Payment software vendors who need assistance with performing a gap analysis or identifying appropriate security controls and practices to satisfy applicable requirements within the SSF standards are encouraged to engage a PCI SSC-qualified Secure Software Assessor or Secure SLC Assessor to assist with this process. The PCI SSC’s list of Secure Software Assessors and Secure Software Lifecycle Assessors can be found under the PCI Qualified Professionals section of the PCI SSC website.
Alicia Malone: What are some of the other differences between PA-DSS and SSF from a program perspective?
Jake Marcinko: One of the key differences between the PA-DSS program and the programs under the Software Security Framework is the support for compensating controls. Under the PA-DSS program, all applicable requirements had to be met as stated. While that is also the general expectation under SSF, both SSF standards and programs allow for compensating controls to be used in cases where it is impossible to meet a given control objective due to a technical constraint.
While this SSF implementation of compensating controls is similar to that in PCI DSS, the methods for reporting this information in the Reporting Templates are different under the Software Security Framework. In such cases, the technical constraints preventing the control objective from being met must be documented and justified in the reporting template, and additional security controls must be implemented to mitigate any residual risks to a reasonable level. More information on the use of compensating controls can be found in the Secure Software v1.x Technical FAQs document available in the Document Library section of the PCI SSC website.
Another key difference between the PA-DSS program and the programs under the Software Security Framework is the use of Technical Frequently Asked Questions or “Technical FAQs.” The General FAQs under PA-DSS were considered “informative” or guidance only. In addition to General FAQs, the Software Security Framework also includes Technical FAQs which are considered “normative” and are an extension of the SSF standard and program to which they are affiliated.

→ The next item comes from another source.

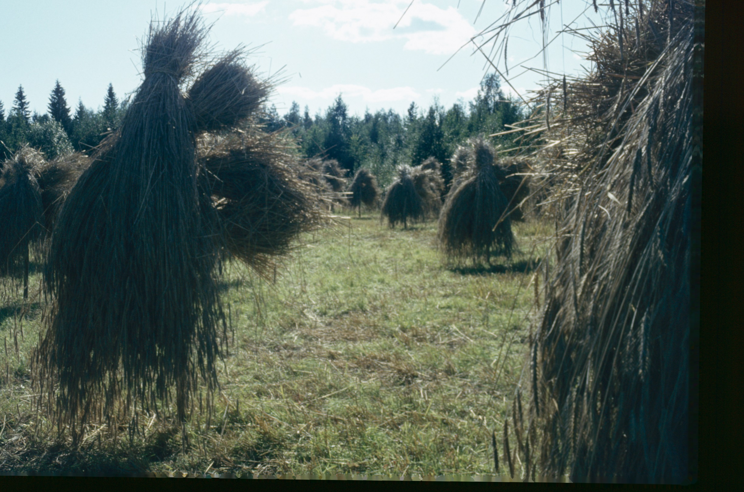 Kuhilaita lyhteitä, kuhilas, lyhde Pielavesi 1980
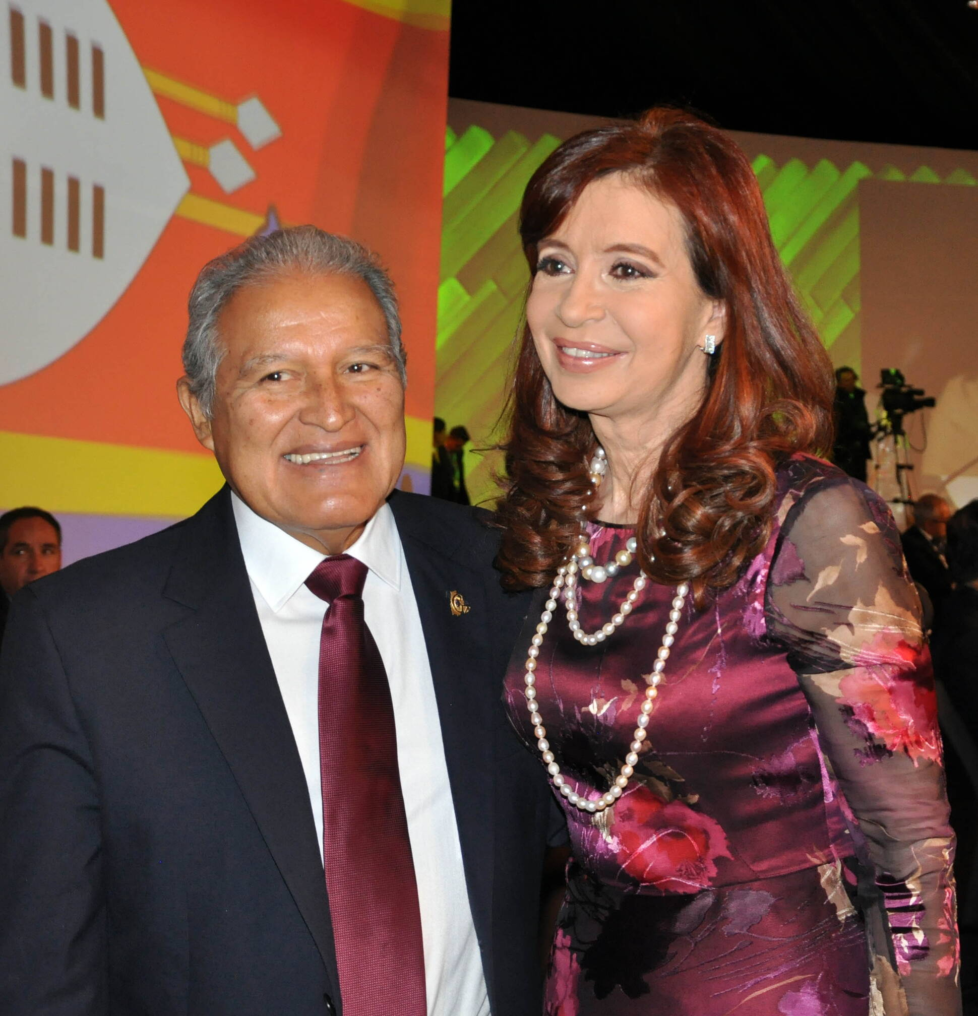 La presidenta Cristina Fernández participó de la cumbre del G77+China, "50 Aniversario por un Nuevo Orden Mundial para Vivir Bien", en Santa Cruz de la Sierra, Bolivia. Allí, la mandataria resaltó que el reclamo de los fondos buitre ante la justicia de Estados Unidos "pone en juego el sistema financiero y económico internacional" y llamó a los países participantes de la cumbre a que se pronuncien sobre las "prácticas financieras de expoliación", en relación también a la vigencia de prácticas colonialistas.

Technical FAQs provide PCI SSC with a mechanism to provide more timely clarifications regarding the interpretation and application of security and program requirements between major revisions of a PCI standard. Technical FAQs are an integral part of the Software Security Framework and must be fully considered during assessments to the Secure Software Standard and Secure SLC Standard.
Alicia Malone: Where can people find more information about the PCI Software Security Framework?
Jake Marcinko: The Document Library section of the PCI SSC website is one of the best places to find more information on the PCI Software Security Framework. We also have numerous other articles in the PCI Perspectives Blog that may prove helpful as well. Simply select “PCI Software Security Framework” under “Categories” to find relevant articles.
Don’t forget that we also have a great resource available on our website through the Global Content Library. This is a great way to access video presentations from our Community Meetings on many different topics including the Software Security Framework.
For more detailed queries, you can reach out directly to the PCI SSC by emailing your questions to email@example.com. You can also contact a PCI Qualified Secure Software Assessor or Secure Software Lifecycle Assessor to help address questions that you may have with the applicable standard. As we previously noted, the PCI SSC’s list of Qualified Secure Software Assessors and Secure Software Lifecycle Assessors can be found on the PCI SSC website under “PCI Qualified Professionals.”